Question

Within a Spring Component I have a @PostConstruct statement. Similar to below:

@Singleton
@Component("filelist")
public class FileListService extends BaseService {

    private List listOfFiles = new Arrays.list();

    //some other functions


    @PostConstruct
    public void populate () {

        for (File f : FileUtils.listFiles(new File(SystemUtils.JAVA_IO_TMPDIR), new String[]{"txt"},true)){
            listOfFiles.add(f.getName());
        }   
    }

    @Override
    public long count() throws DataSourceException {
        return listOfFiles.size();
    }

    //  more methods .....
}

During Unit tests I would not like to have the @PostConstruct function called, is there a way to telling Spring not to do post processing? Or is there a better Annotation for calling a initiation method on a class durning non-testing ?

Was it helpful?

Solution

Since you are not testing FileListService but a depending class, you can mock it for tests. Make a mock version in a separate test package which is scanned only by test context.

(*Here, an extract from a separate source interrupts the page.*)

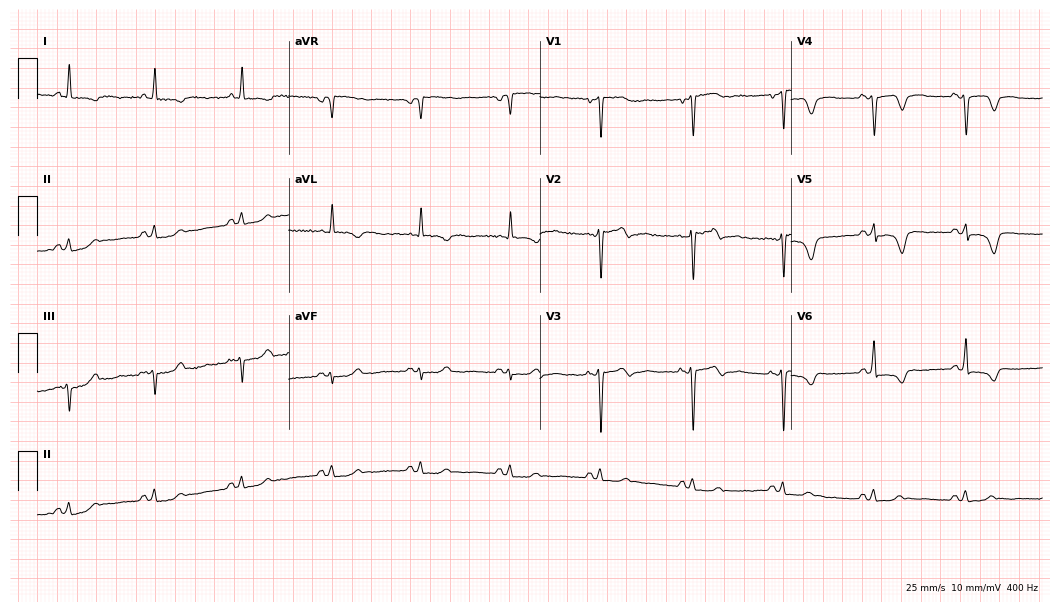
12-lead ECG from a 77-year-old woman. No first-degree AV block, right bundle branch block, left bundle branch block, sinus bradycardia, atrial fibrillation or sinus tachycardia recorded for this tracing.

Mark it with @Primary annotation so it takes precedence over production version.

OTHER TIPS

Any of:

  1. Subclass FileListService in your test and override the method to do nothing (as mrembisz says, you would need to place the subclass in package scanned only for tests and mark it as @Primary)
  2. Change FileListService so the list of files is injected by Spring (this is a cleaner design anyway), and in your tests, inject an empty list
  3. Just create it with new FileListService() and inject the dependencies yourself
  4. Boot up Spring using a different configuration file/class, without using annotation configuration.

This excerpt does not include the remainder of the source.